By Cindy Domingo
Northwest Asian Weekly

Mercado in Havana
What seemed impossible became a reality last month when President Obama announced the reestablishment of US – Cuba diplomatic relations. This change in foreign policy was monumental given that it has been five decades since these relations were severed.
For me, this announcement was personal and brought meaning to fifteen years of work. I still remember my first trip to Cuba in 1999 when I saw the possibilities of a society that had a different paradigm – a socialist society where the needs of the people came first; where education and healthcare were free and an organized women’s movement pushed forth an agenda that empowered half of their society in such meaningful ways. That trip resulted in over fifteen more trips bringing women and a handful of men to see Cuba themselves and to learn from Cuban experiences and mistakes in building a new society. The Cubans I forged friendships with helped solidify my commitment to change our policy towards Cuba to one of respect for Cuba’s sovereignty and right to self-determination.
Obama’s US-Cuba agreement is accompanied by a prisoner exchange, the opening of embassies in each other’s countries, easing of travel restrictions, easing of financial exchanges and remittances from the US to Cuban nationals, and expanded commerce. Of great importance is President Obama’s instruction to Secretary of State Kerry to initiate a review of Cuba’s designation as a State Sponsor of Terrorism and report on this within six months. Cuba was placed on the list in 1982.
As an Asian American, I have also learned that we share much in common with Cubans. Chinese laborers were brought to Cuba for an eight year contract after the end of African slavery in Cuba because of the need for a new labor force to work in the expanding sugar cane industry. The first Chinese recorded in Cuba was on June 3, 1847 and by 1873, over 130,000 Chinese laborers, mostly from villages in Guangzhou, had been shipped to Cuba. This was a significant number since at that time the island’s total population numbered less than one million. There were also Japanese laborers and Filipinos who came on the Spanish galleon ships, but their communities were of less significant in numbers than the Chinese.

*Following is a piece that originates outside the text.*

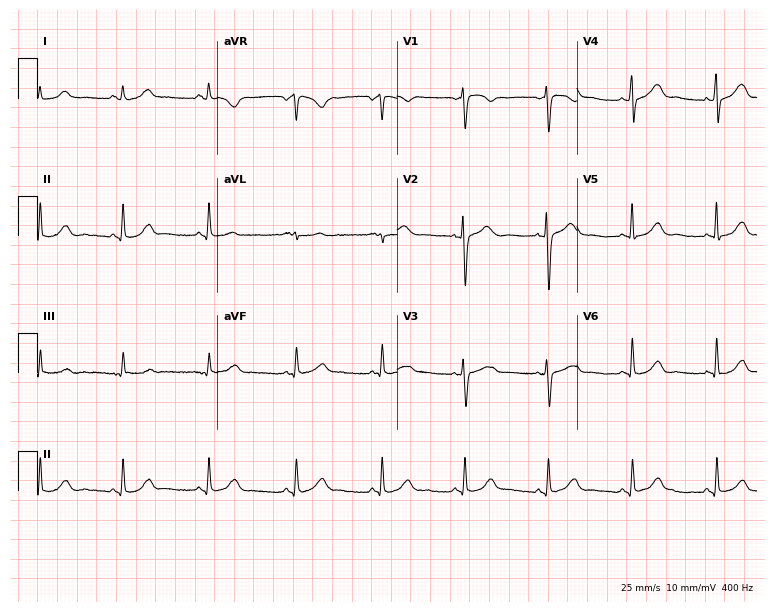
ECG — a female, 36 years old. Labelled as a normal ECG.

Today, there are probably less than 300 offspring of Chinese immigrants left in Cuba out of the population of 11 million Cubans.
The majority of Cubans of Chinese descent, Chinos, as they are referred to, are of mixed race and in the main no longer speak any Chinese dialects. But over the last two decades, with the opening of relations and trade with China, there has been a renewed interest in the preservation of Chinese culture and language and the institutionalization of the history of Chinese in Cuba. This preservation has been funded both by the Cuban and Chinese governments and has included the hosting of both high level and people-to-people Chinese delegations to Cuba, reestablishment of Chinese festivals, Chinese language school and martial arts classes and stories about the role of Chinese in the Cuban revolution. There are often ceremonies held at the memorial in Havana to honor the Chinese who fought in the first war of Cuban independence against Spain. The inscription of the memorial reads, “There was not one Cuban Chinese deserter, not one Cuban Chinese traitor.”

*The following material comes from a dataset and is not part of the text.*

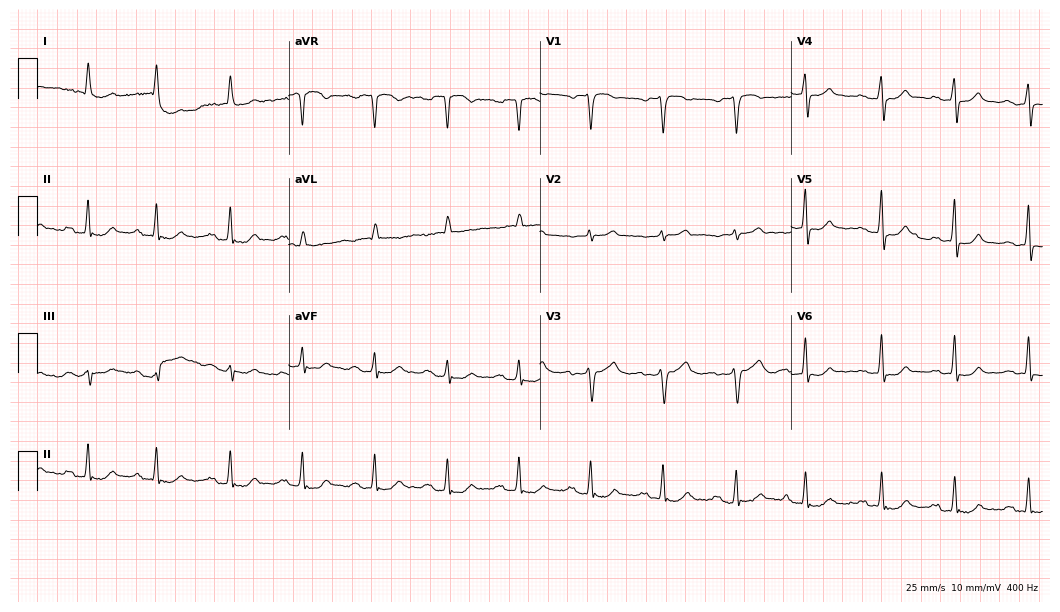
Electrocardiogram (10.2-second recording at 400 Hz), a woman, 67 years old. Interpretation includes first-degree AV block.

Recently, I returned to El Barrio Chino in Havana to eat Cuban Chinese food and to revisit the Kwong Wah Po Newspaper, the only Chinese newspaper in Cuba. It had been some years since I first visited and spoke to the employees of this small paper, the only source of news on China for the dwindling number of Chinese Cubans who still read Chinese. It was closed with no signs of whether they were closed for good or closed for repairs. I wondered if Abel Fung Way Man, the manager, was still alive and whether they were still setting the paper by hand – a laborious job since there were thousands of different Chinese characters neatly sorted by character in the large room next to the printing press. But I still remember Man’s last words to us in that visit that remind me so much of the many Cuban people that I have met, “If everyone treated each other like they were in their homes, no matter what country they were in, we would surely have world peace.” I hope that one day we can have a relationship with the Cuban people in that context. That would truly give meaning to the normalization of ties between the US and Cuba. (end)
Thank you for this article. I have not thought about or known about the history of Chinese people in Cuba or the Chinos today. I feel so honored to have traveled to Cuba with the writer of this article and to have learned so much during that trip.